§ **Task item**: The result should be an exact copy of the data, free of pictures.

=== Data listing ===

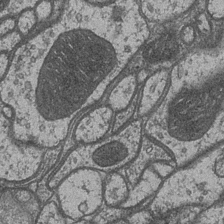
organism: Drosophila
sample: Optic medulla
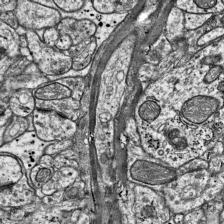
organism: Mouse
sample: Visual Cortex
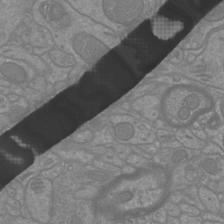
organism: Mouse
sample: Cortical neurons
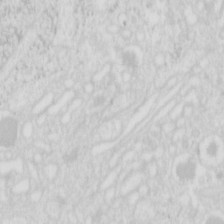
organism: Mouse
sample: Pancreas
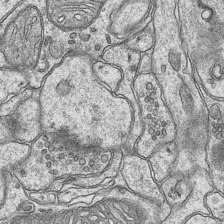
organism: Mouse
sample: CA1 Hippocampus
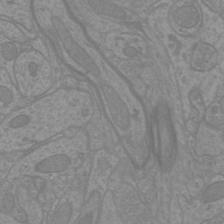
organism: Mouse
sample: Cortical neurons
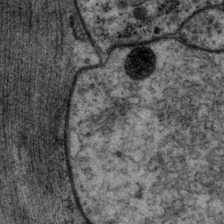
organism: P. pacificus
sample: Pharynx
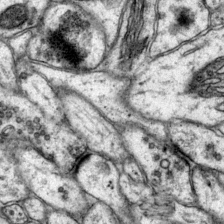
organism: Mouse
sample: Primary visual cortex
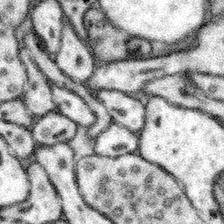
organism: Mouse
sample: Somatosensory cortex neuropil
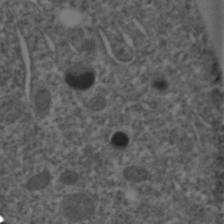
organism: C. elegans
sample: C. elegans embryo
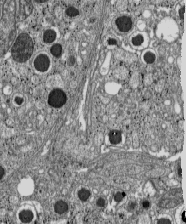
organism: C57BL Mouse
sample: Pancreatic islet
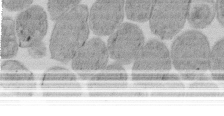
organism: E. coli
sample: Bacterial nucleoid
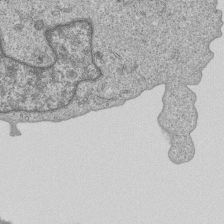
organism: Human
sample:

===

§ **Written answer**:
organism: Drosophila
sample: Optic medulla
organism: Mouse
sample: Visual Cortex
organism: Mouse
sample: Cortical neurons
organism: Mouse
sample: Pancreas
organism: Mouse
sample: CA1 Hippocampus
organism: Mouse
sample: Cortical neurons
organism: P. pacificus
sample: Pharynx
organism: Mouse
sample: Primary visual cortex
organism: Mouse
sample: Somatosensory cortex neuropil
organism: C. elegans
sample: C. elegans embryo
organism: C57BL Mouse
sample: Pancreatic islet
organism: E. coli
sample: Bacterial nucleoid
organism: Human
sample:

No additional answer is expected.